Vigorex Adrenal Support Cream
Depression Linked to Cortisol
Scientists at the Harvard-affiliated McLean Hospital recently
discovered that long-term exposure to stress hormones may be the cause
of some symptoms of depression. Researchers wanted to determine the
exact nature of the long-recognized link between high cortisol levels
and depression. Cortisol, a hormone released in response to stress,
increases blood pressure and blood sugar, preparing the body to deal
with a stressor.
Paul A. Ardayfio, a graduate student at the Harvard Medical School
who ran these experiments as part of his dissertation, explained that
“we’ve known for over a century that chronically high levels of cortisol
were linked to depression, so we decided to test whether or not
cortisol directly caused some symptoms of depression.”
The study found that chronic exposure to cortisol may cause some
symptoms of depression, but did not find evidence that it causes
Ardayfio cautioned against understanding his results as demonstrating a
simple cause and effect relationship. “Depression is a very
heterogeneous disorder and it has many different causes,” he said. “This
may be one part of the puzzle for one particular kind of depression.”
Ardayfio and his advisor, Associate Professor of Psychiatry Kwang-Soo
Kim, tested three groups of mice on a standard anxiety-level test. The
mice were placed in a darkened chamber, allowed to acclimatize
themselves, and were then allowed to explore another brightly lit
chamber. Ardayfio and Kim found that, while normal mice readily explored
the new area, mice which had received long-term doses of the rodent
equivalent of cortisol via drinking water were reluctant to explore and
exhibited symptoms that the researchers characterized as anxiety.
Anxiety in mice placed in this experimental setup generally predicts how
humans will react to stress.
In another experiment, Ardayfio and Kim showed that chronically dosed
mice reacted less strongly to sudden stress, a sign that they were
burnt out. After Ardayfio defends his dissertation next month, he hopes
to study the cellular and molecular pathways associated with cortisol.

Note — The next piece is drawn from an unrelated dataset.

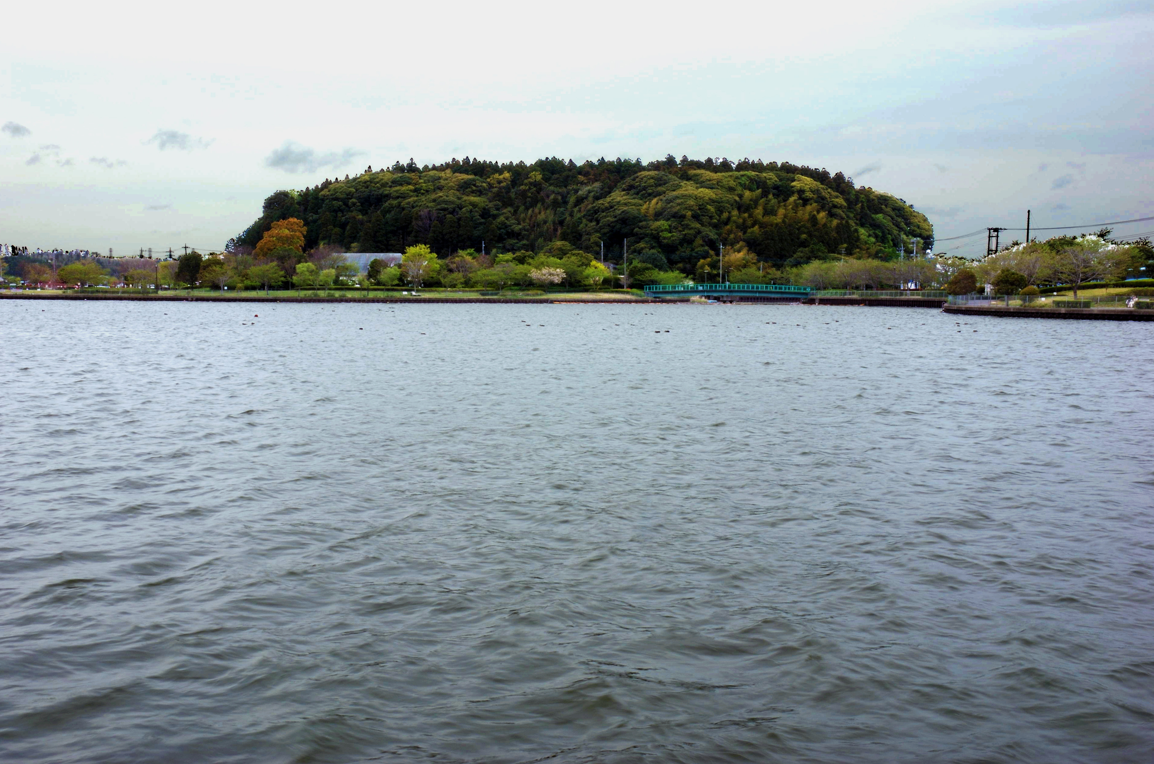 Sakata castle

He said that such research could lead to novel treatments for
depression. “By examining the real causes of depression, we could make
progress to an effective treatment.”
Yes, stress is contagious. That’s why the American Stress Institute www.stress.org
has recently labeled stress America’s # 1 health problem. And for good
reason, what with impending war, an uncertain economy, the G-forces of
social change, job insecurity . . . it’s no surprise that both a Roper Poll and the federal government’s National Institute for Occupational Safety and Health (www.cdc.gov/niosh/homepage.html) found that most Americans felt “seriously stressed” at least once a week.
Stress is a major problem
To be sure, hundreds of credible studies have linked stress to
cancer, heart attacks, compromised immune systems, high blood pressure,
migraines, blood clots, back pain, muscle deterioration, digestive
disorder, and sundry other behaviors like spousal and child abuse. The American Psychological Assn. (www.apa.org/)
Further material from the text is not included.